Мама и Чижик пытались меня отговорить, но я твердо решила: чтобы хоть как-то выжить в этом обличье, мне нужно научиться убеждать. Не научусь – мне больше никогда не жить среди людей. Никакой надежды обрести любовь. Я останусь огром навсегда – можно не сомневаться.
Я окончательно вымотала их, только когда настала ночь. Чижику пора было уходить. Он поклонился маме, а потом мне.
Я сделала реверанс, чувствуя себя полной дурой.
Чижик повернулся, чтобы уйти, но потом вернулся, взял меня за руку и пожал ее. У меня разыгрался аппетит. К тому же необъяснимо запылали уши.
Мы выпустили друг друга. Он уставился на меня. Я чувствовала, как ему грустно, и кончик носа у него покраснел.
Чижик едва не плакал.
Потом развернулся на каблуках и ушел.
Я не знала, увижу ли я когда-нибудь и его, и маму.

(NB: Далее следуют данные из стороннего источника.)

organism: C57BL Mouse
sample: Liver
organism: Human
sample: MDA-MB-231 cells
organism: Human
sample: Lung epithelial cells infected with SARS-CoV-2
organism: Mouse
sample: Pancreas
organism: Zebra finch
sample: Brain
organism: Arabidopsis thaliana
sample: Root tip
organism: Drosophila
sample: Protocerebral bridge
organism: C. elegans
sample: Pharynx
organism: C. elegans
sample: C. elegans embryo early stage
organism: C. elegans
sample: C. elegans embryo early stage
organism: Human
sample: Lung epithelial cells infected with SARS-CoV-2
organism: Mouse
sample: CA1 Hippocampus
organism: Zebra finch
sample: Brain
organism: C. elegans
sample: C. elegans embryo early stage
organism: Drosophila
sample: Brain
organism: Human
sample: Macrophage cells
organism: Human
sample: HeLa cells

Мама молча сидела со мной в кухне и ждала. Наконец часы на мэрии пробили полночь. Мама обняла меня, хотя от меня опять воняло. Я вышла из дома под проливной дождь, и начался мой третий день в обличье огра.

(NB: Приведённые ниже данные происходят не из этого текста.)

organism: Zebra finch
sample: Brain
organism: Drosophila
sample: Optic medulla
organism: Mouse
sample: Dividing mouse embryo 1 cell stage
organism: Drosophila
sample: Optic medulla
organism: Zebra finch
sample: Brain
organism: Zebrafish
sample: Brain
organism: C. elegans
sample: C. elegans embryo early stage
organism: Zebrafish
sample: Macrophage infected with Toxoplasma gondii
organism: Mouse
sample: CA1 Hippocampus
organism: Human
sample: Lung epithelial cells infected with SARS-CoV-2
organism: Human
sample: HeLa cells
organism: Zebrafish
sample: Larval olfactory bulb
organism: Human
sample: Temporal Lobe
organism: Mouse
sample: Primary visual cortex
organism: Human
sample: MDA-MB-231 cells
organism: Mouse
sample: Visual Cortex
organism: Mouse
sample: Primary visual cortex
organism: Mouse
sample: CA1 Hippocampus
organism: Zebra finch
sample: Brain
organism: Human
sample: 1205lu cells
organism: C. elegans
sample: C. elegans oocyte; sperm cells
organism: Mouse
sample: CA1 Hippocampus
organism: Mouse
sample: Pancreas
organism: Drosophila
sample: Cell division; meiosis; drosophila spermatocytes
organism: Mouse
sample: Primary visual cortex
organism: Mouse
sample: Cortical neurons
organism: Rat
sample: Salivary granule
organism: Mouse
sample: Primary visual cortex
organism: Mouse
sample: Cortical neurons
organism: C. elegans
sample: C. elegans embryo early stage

На улице, как я и рассчитывала, не было ни души. Дженн ближе всех городов располагался к Топям, и сразу за его окраиной была развилка. Я пошла по левой дороге, которая вела мимо опушки Эльфийского Леса и за ним снова раздваивалась. Если пойти направо, попадешь на великанские усадьбы, а оттуда – к Пикам, гористой местности, где обитают драконы.

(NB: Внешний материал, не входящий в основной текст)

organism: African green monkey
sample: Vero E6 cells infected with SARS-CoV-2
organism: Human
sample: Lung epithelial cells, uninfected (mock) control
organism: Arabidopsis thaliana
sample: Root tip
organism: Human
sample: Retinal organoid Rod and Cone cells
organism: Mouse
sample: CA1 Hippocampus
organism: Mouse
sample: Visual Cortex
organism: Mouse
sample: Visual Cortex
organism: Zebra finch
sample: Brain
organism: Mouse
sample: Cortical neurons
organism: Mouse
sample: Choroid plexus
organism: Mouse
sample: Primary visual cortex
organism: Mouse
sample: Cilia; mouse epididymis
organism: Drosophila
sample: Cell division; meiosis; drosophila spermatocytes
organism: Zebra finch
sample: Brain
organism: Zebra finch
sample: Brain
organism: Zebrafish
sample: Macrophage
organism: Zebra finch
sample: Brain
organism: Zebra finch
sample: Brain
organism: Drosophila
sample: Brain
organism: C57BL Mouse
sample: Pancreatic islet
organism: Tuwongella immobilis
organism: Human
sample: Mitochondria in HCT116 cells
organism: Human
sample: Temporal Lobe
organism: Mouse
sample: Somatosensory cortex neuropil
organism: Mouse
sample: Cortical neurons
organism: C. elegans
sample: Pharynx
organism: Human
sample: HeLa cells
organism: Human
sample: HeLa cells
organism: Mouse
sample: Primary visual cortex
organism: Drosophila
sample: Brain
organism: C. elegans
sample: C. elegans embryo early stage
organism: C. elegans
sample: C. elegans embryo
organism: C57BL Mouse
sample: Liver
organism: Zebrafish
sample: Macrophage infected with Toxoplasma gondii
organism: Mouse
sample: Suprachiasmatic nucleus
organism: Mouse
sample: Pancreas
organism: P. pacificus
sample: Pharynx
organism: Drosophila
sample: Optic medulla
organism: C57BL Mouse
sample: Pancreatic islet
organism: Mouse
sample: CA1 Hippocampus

К моему удивлению, при одной мысли о Пиках у меня сами собой сжались кулаки. Я-то хотела попасть туда человеком, с партией знахарей и в сопровождении отряда стражников. При удачном стечении обстоятельств мы собрали бы пурпурину и не потревожили ни одного дракона. А теперь мне придется поворачивать налево одной. Дальше до Топей нужно будет идти прямо, и вся дорога туда, по моим прикидкам, займет три-четыре дня, если я заставлю обмякшие от страха ноги шевелиться, а еще почти не буду спать. И если по пути меня не убьют.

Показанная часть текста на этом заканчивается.